FINMA’s practical experience, which is explained below, now confirms that asset managers should not wait to submit their application until deadline but should certainly address the licensing requirements relevant to their business model at an early stage.
Some “first movers” are already licensed
In its publication (“First experiences in the asset manager and trustee licensing process”; the link to this publication can be found at the end of this article), FINMA shares its initial experiences and expectations for the potential applicants. So far, 95 applications have been received and 36 asset managers approved (as of April 2021). No applications have yet been rejected, which is a positive development at first glance. However, it must be taken into account that these “first-approved” asset managers include almost exclusively asset managers who are part of a domestic group company (e.g. the bank-licensed Aquila AG) and are thus integrated into a “setting” that FINMA has long known about and monitored. Only eight “independent” asset managers appear (as of the beginning of August 2021) on the FINMA list of authorised asset managers.

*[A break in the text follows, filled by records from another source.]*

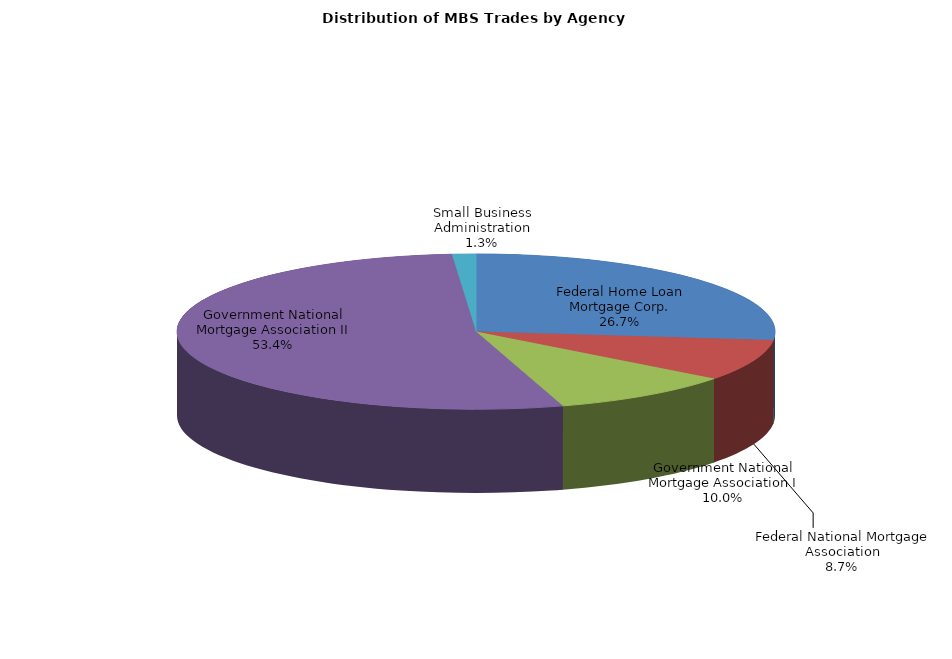
| Category | Series 0 |
|---|---|
| Federal Home Loan Mortgage Corp. | 386.056 |
| Federal National Mortgage Association | 125.143 |
| Government National Mortgage Association I | 144.036 |
| Government National Mortgage Association II | 772.071 |
| Small Business Administration | 18.567 |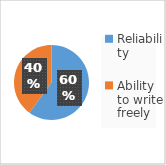
| Category | Series 0 |
|---|---|
| Reliability | 3 |
| Ability to write freely | 2 |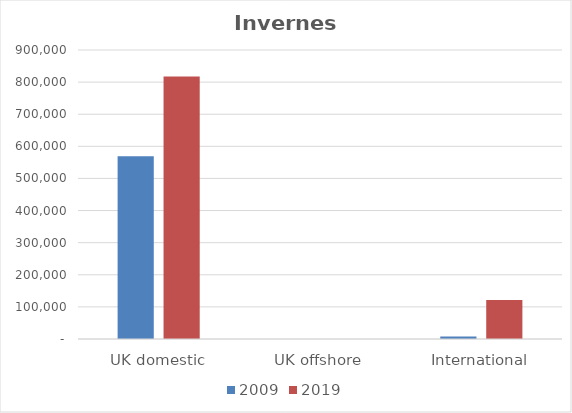
| Category | 2009 | 2019 |
|---|---|---|
| UK domestic | 569300 | 817364 |
| UK offshore | 37 | 23 |
| International | 7439 | 121157 |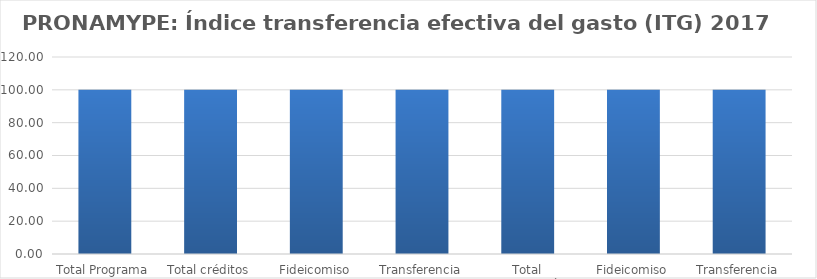
| Category | Índice transferencia efectiva del gasto (ITG) |
|---|---|
| Total Programa | 100 |
| Total créditos | 100 |
| Fideicomiso | 100 |
| Transferencia | 100 |
| Total capacitación | 100 |
| Fideicomiso | 100 |
| Transferencia | 100 |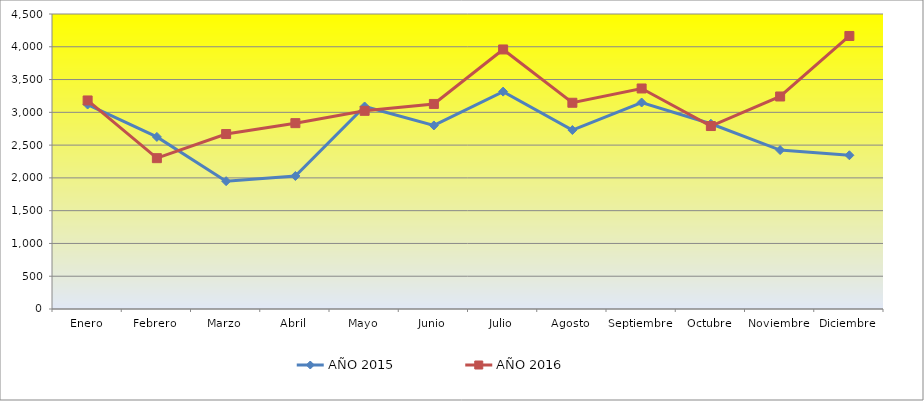
| Category | AÑO 2015 | AÑO 2016 |
|---|---|---|
| Enero | 3119 | 3181 |
| Febrero | 2625 | 2301 |
| Marzo | 1950 | 2669 |
| Abril | 2029 | 2835 |
| Mayo | 3089 | 3023 |
| Junio | 2800 | 3128 |
| Julio | 3316 | 3959 |
| Agosto | 2730 | 3146 |
| Septiembre | 3150 | 3364 |
| Octubre | 2826 | 2791 |
| Noviembre | 2424 | 3242 |
| Diciembre | 2345 | 4165 |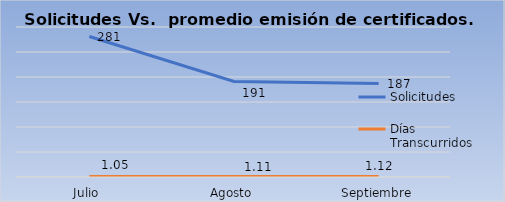
| Category | Solicitudes | Días 
Transcurridos |
|---|---|---|
| Julio | 281 | 1.05 |
| Agosto | 191 | 1.11 |
| Septiembre | 187 | 1.12 |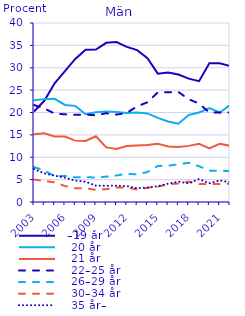
| Category |   –19 år |    20 år |    21 år |    22–25 år |    26–29 år |    30–34 år |    35 år– |
|---|---|---|---|---|---|---|---|
| 2003.0 | 20.239 | 22.747 | 15.142 | 21.678 | 7.801 | 5.016 | 7.377 |
| 2004.0 | 22.612 | 22.989 | 15.34 | 20.925 | 7.058 | 4.686 | 6.39 |
| 2005.0 | 26.512 | 23.061 | 14.643 | 19.75 | 5.747 | 4.389 | 5.896 |
| 2006.0 | 29.259 | 21.695 | 14.612 | 19.591 | 5.844 | 3.568 | 5.431 |
| 2007.0 | 31.967 | 21.484 | 13.715 | 19.469 | 5.5 | 3.078 | 4.787 |
| 2008.0 | 34.022 | 19.625 | 13.651 | 19.531 | 5.57 | 3.064 | 4.538 |
| 2009.0 | 34.078 | 20.032 | 14.699 | 19.375 | 5.451 | 2.718 | 3.647 |
| 2010.0 | 35.57 | 20.203 | 12.208 | 19.836 | 5.671 | 2.878 | 3.633 |
| 2011.0 | 35.732 | 20.105 | 11.838 | 19.528 | 5.931 | 3.215 | 3.652 |
| 2012.0 | 34.661 | 19.872 | 12.491 | 19.907 | 6.311 | 3.213 | 3.546 |
| 2013.0 | 33.929 | 20.019 | 12.606 | 21.382 | 6.176 | 2.798 | 3.09 |
| 2014.0 | 32.132 | 19.797 | 12.714 | 22.279 | 6.704 | 3.153 | 3.22 |
| 2015.0 | 28.682 | 18.791 | 13.034 | 24.49 | 8.057 | 3.428 | 3.518 |
| 2016.0 | 28.911 | 17.992 | 12.399 | 24.518 | 8.108 | 3.977 | 4.096 |
| 2017.0 | 28.5 | 17.498 | 12.303 | 24.589 | 8.439 | 4.123 | 4.549 |
| 2018.0 | 27.568 | 19.463 | 12.543 | 22.959 | 8.748 | 4.559 | 4.16 |
| 2019.0 | 27 | 20 | 13 | 22 | 8 | 4 | 5.115 |
| 2020.0 | 31 | 21 | 12 | 20 | 7 | 4 | 4.182 |
| 2021.0 | 31 | 20 | 13 | 20 | 7 | 4 | 4.84 |
| 2022.0 | 30.373 | 21.673 | 12.558 | 19.986 | 6.887 | 4.116 | 4.406 |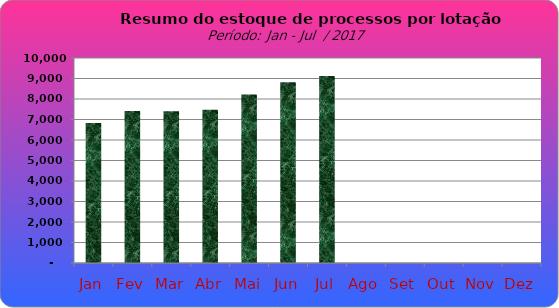
| Category | Series 0 |
|---|---|
| Jan | 6829 |
| Fev | 7414 |
| Mar | 7401 |
| Abr | 7477 |
| Mai | 8225 |
| Jun | 8821 |
| Jul | 9119 |
| Ago | 0 |
| Set | 0 |
| Out | 0 |
| Nov | 0 |
| Dez | 0 |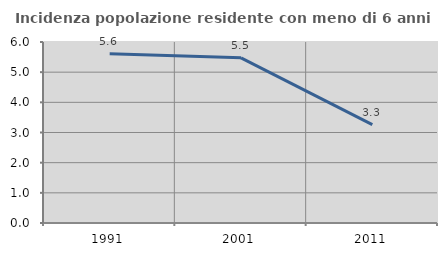
| Category | Incidenza popolazione residente con meno di 6 anni |
|---|---|
| 1991.0 | 5.613 |
| 2001.0 | 5.474 |
| 2011.0 | 3.261 |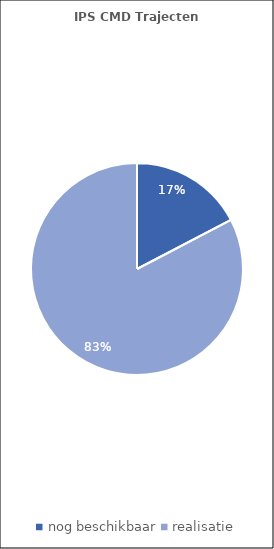
| Category | Series 0 |
|---|---|
| nog beschikbaar | 13 |
| realisatie | 62 |

Risk-based authorisation practice
FINMA confirms to keep an eye on the riskiest business models to ensure uniform and high-quality standards of Swiss asset managers. Only those applicants who correctly assess, manage and adequately monitor their business risks will receive FINMA’s seal of approval. FINMA therefore demands from applicants “willingness to make the necessary adjustments, e.g. in terms of organisation e.g. in terms of organisation, processes, resources, etc.”. In addition, FINMA expects the filing application to be of a “high quality” and must be submitted via the correct process (in particular prior supervisory organisation).
In any case, FINMA makes it unequivocally clear that “without the implementation of the necessary adjustments (possibly increase resources, separating risk and compliance, outsourcing to external service providers), authorisation will not be granted”.
Separation of risk/compliance and independent Board of Directors (practice examples)
In its publication FINMA sheds some light to two key issues, namely for which business models (i) operational separation of risk and compliance and/or (ii) the appointment of an independent board member is mandatory.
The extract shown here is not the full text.